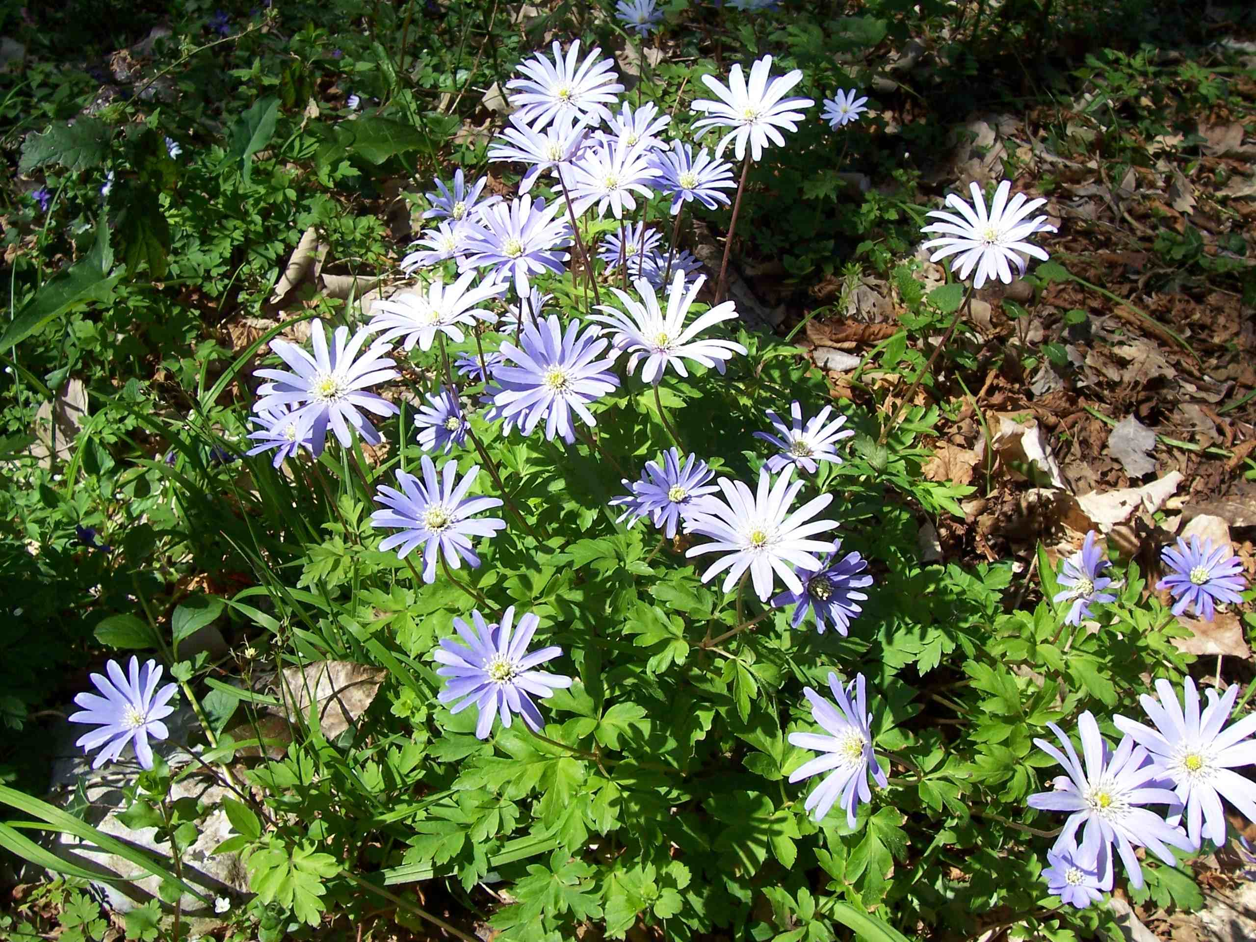 Anemone apennina
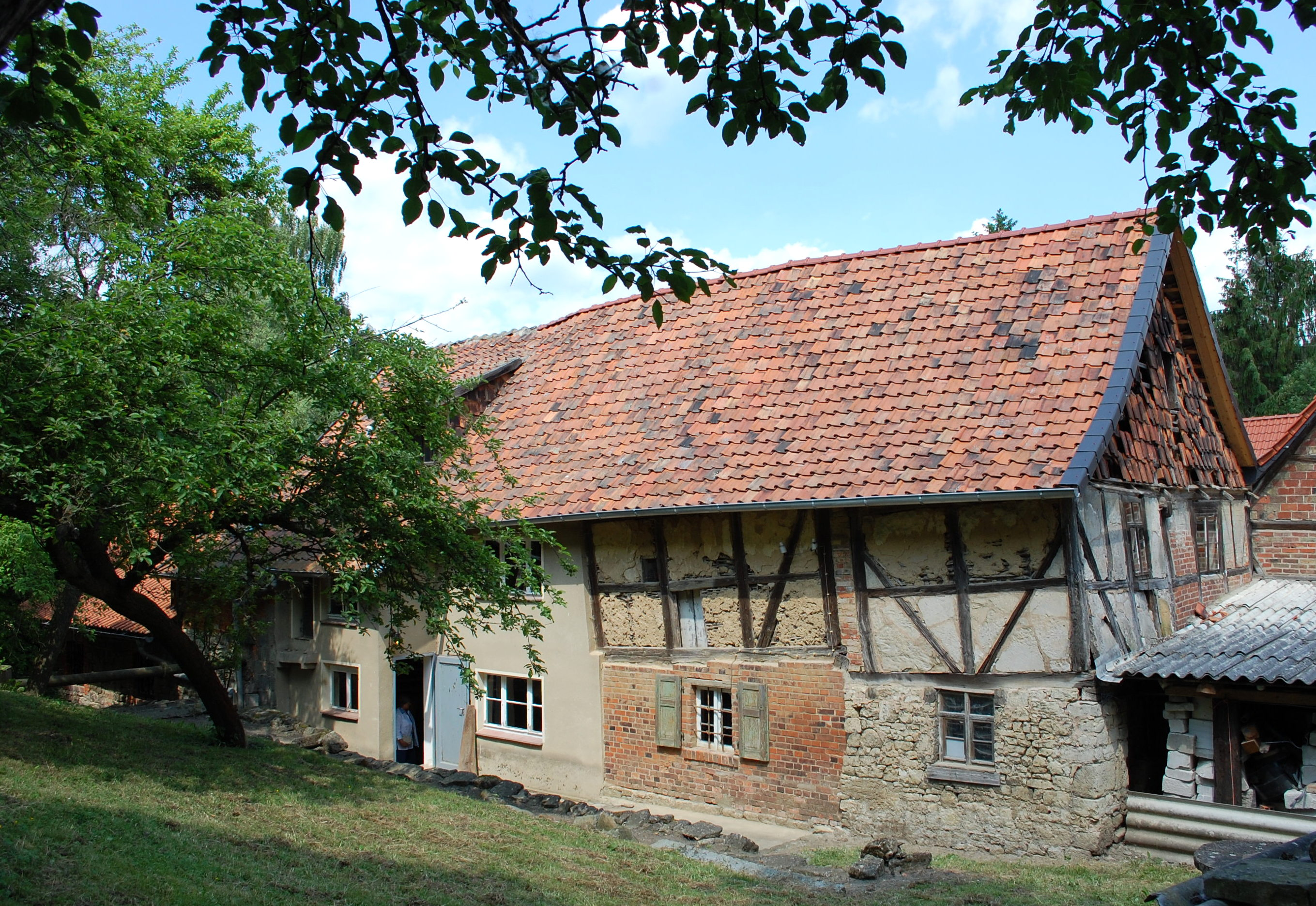 Gebäude der Kuckucksmühle
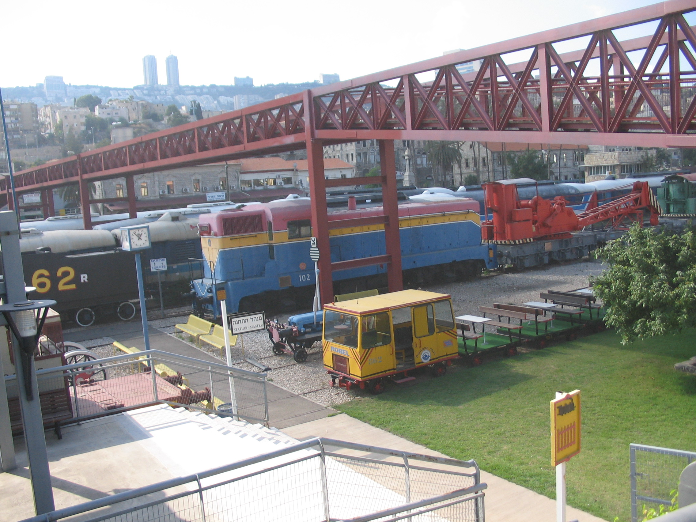 חצר מוזיאון הרכבת, בתחנת רכבת חיפה-מזרח, חיפה 2006.
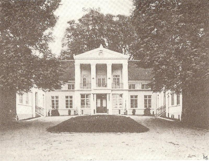 Pałac w Tychowie przed II wojną
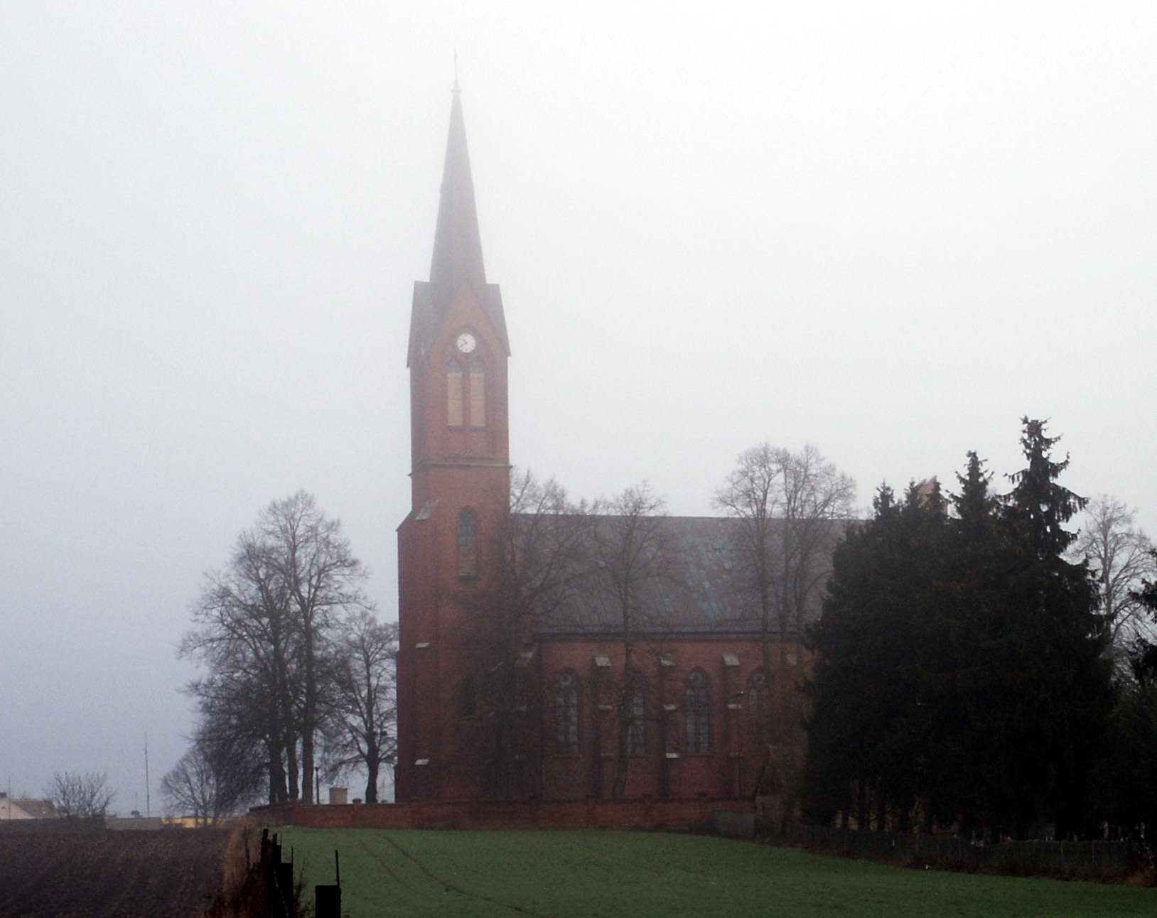 Zblewo - kościół parafialny p.w. św. Michała Archanioła (zabytek nr rejestr. A-1239)
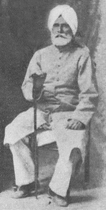 Maulana Altaf Hussain Hali
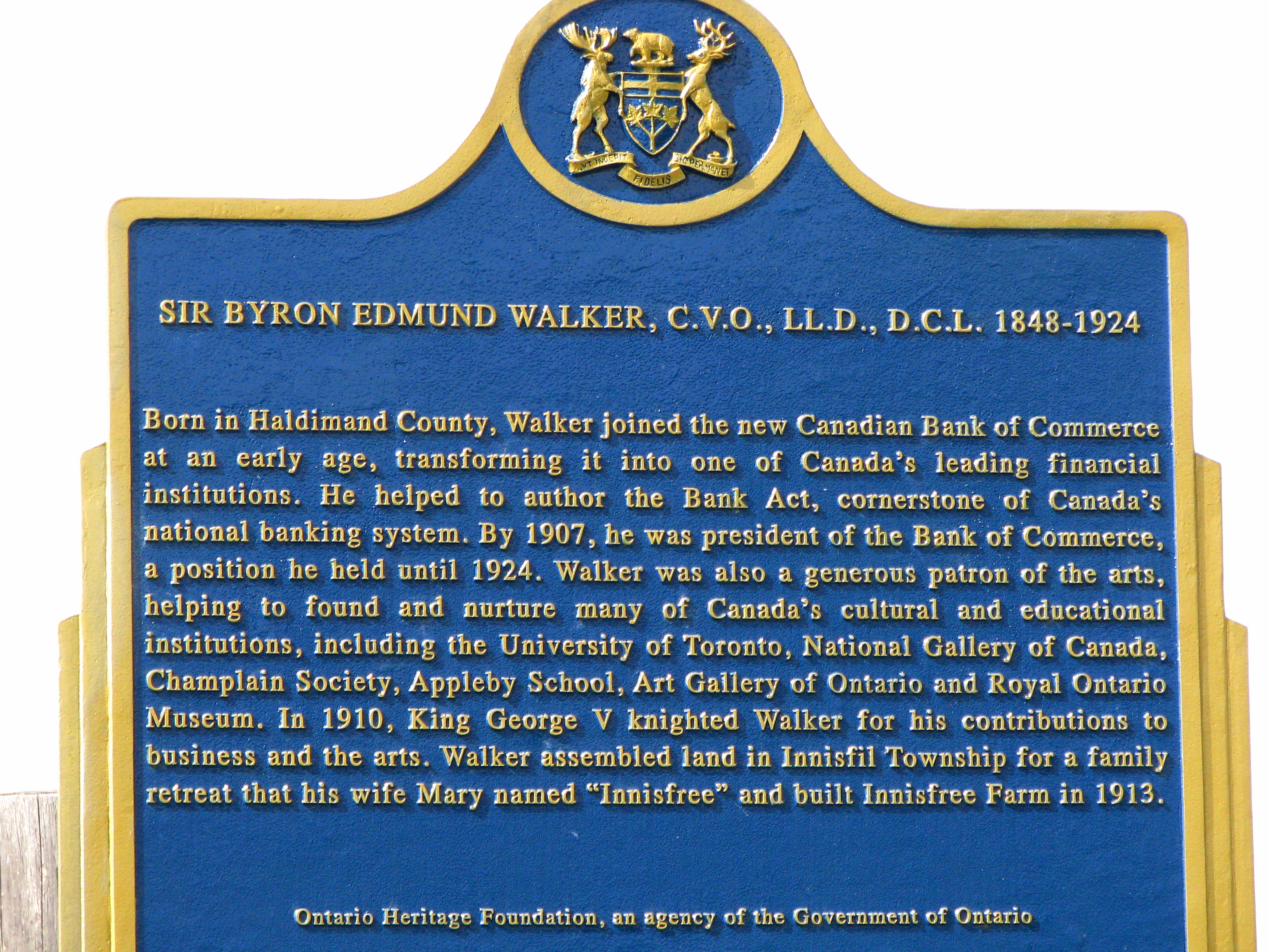 Sir Byron Edmund Walker

### WORK ORDER
Setting the pictures aside, return exactly the lines from the line with "Zblewo - kościół" through the last line of the listing above.

### THE COMPLETED TASK
 Zblewo - kościół parafialny p.w. św. Michała Archanioła (zabytek nr rejestr. A-1239)
 Maulana Altaf Hussain Hali
 Sir Byron Edmund Walker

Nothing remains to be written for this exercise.